Barrett's Esophagus Clinical Trial
Official title:
Real-Time Evaluation of Barrett's Esophagus by Confocal Laser Probe-based Microscopy
The purpose of this study is to further validate the use of probe-based confocal laser endomicroscopy (pCLE) for the evaluation of Barrett's Esophagus and associated neoplasia in a larger patient base.
Subject Population
Approximately 100 subjects will be recruited, age greater than 18 years. Subjects will be
recruited from OCF, OMC Kenner who are undergoing EGD for either 1) screening for Barrett's
Esophagus because of long-standing GERD of greater than 5 years; 2) surveillance of known
Barrett's Esophagus; or 3) therapy for known Barrett's Esophagus. They will be asked to
volunteer for participation at the time of their EGD. These subjects are being recruited
because of a high suspicion or known diagnosis of Barrett's Esophagus in this cohort.
Procedures
Patients agreeing to participate in the research study will receive an additional
intravenous injection during endoscopy. This dose of 2.5 mg of IV fluorescein will be
administered during their EGD. Probe-based microscopy will be used to evaluate the mucosa of
the esophagus and GE junction. Photographs will be taken and digitally stored.

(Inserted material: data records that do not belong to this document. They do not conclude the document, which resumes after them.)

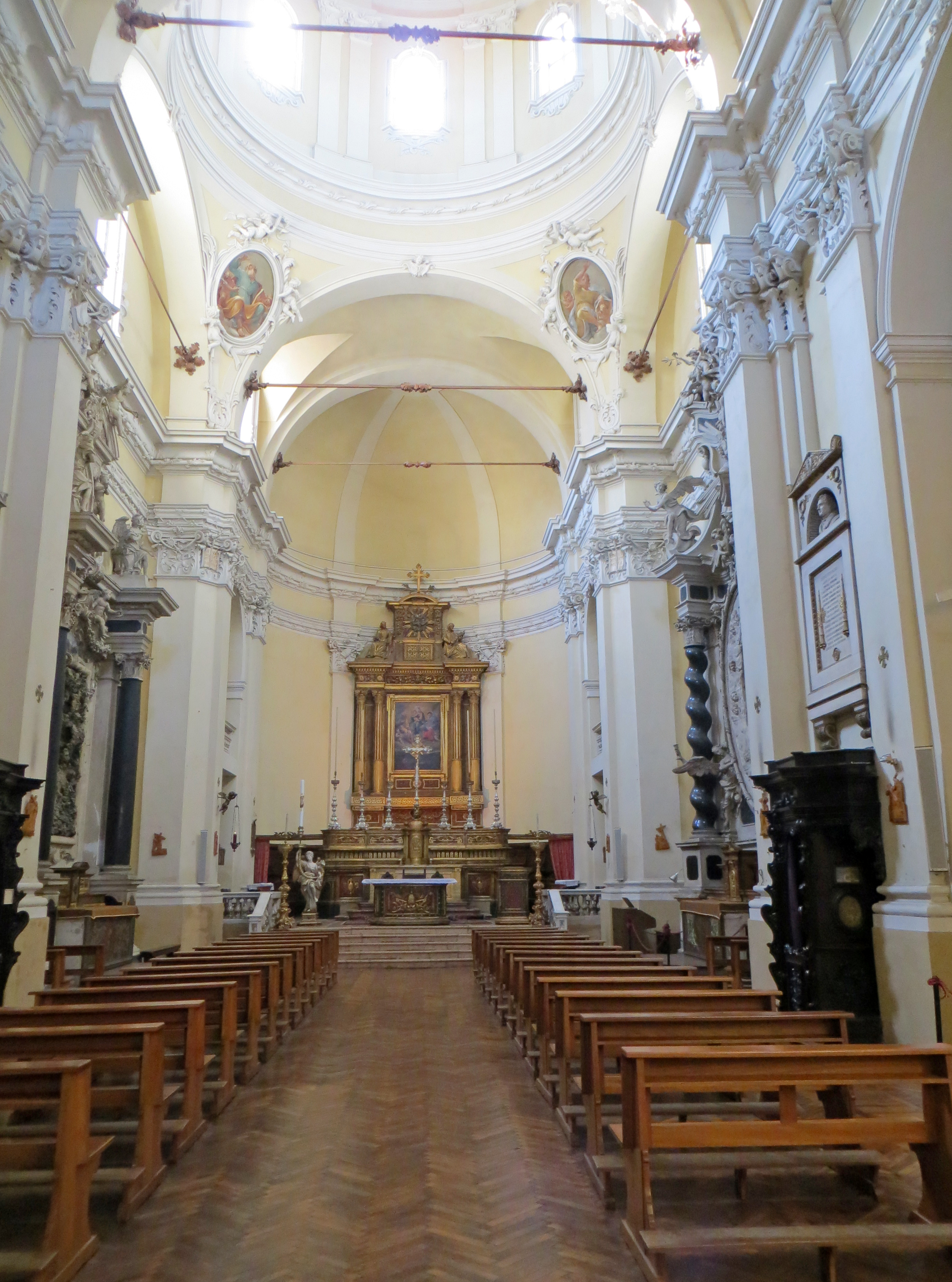 Chiesa di San Pietro (Parma) - navata
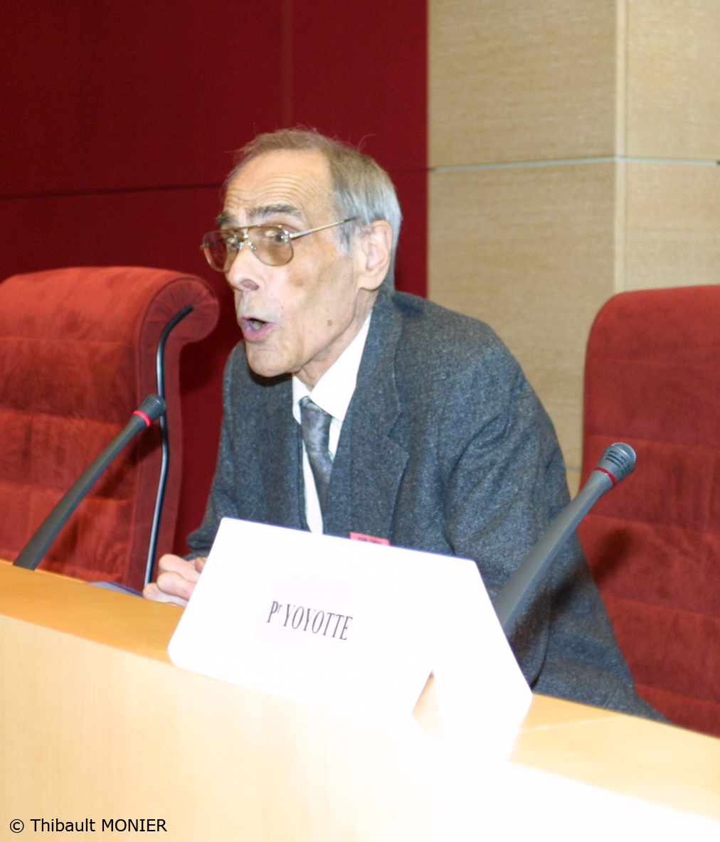 Conférence de Jean Yoyotte à l'Académie Nationale de chirurgie-Dentaire. le 17/03/2003.
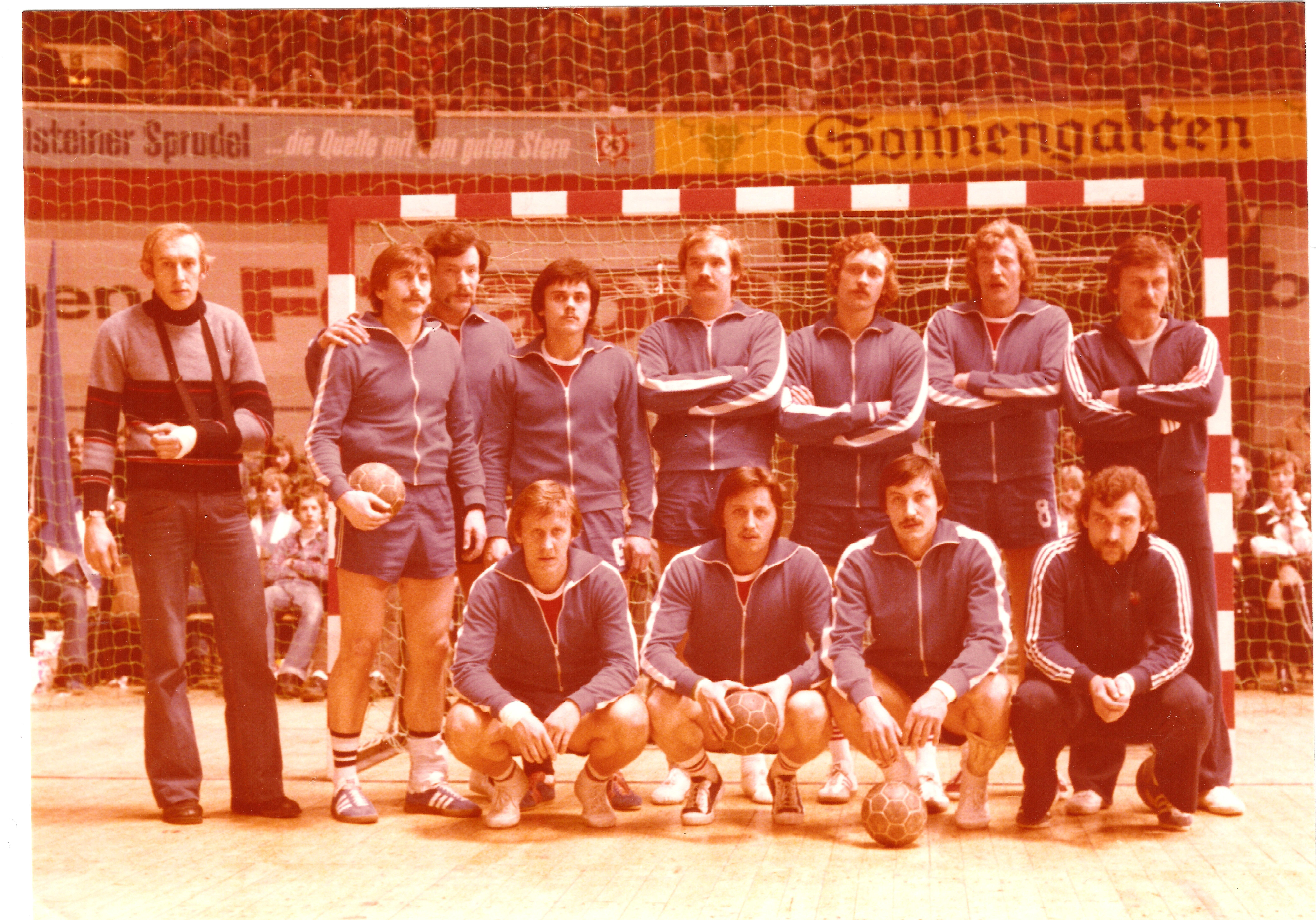 VFL Gummersbach - Anilana Lodz Westfallenhalle Dortmund 1978

Biopsies
(which are part of the routine diagnosis and surveillance of Barrett's) will be targeted
based on the microscopic images. The histologic findings on the biopsy specimens will be
compared to the microscopic images to determine the accuracy of the probe-based microscopy
in predicting pathology.
The time commitment for the patient is included in the time to undergo endoscopy and is
roughly 30 minutes to an hour, including recovery time. The research will occur at OMC,
Jefferson Highway and Ochsner Medical Center, Kenner.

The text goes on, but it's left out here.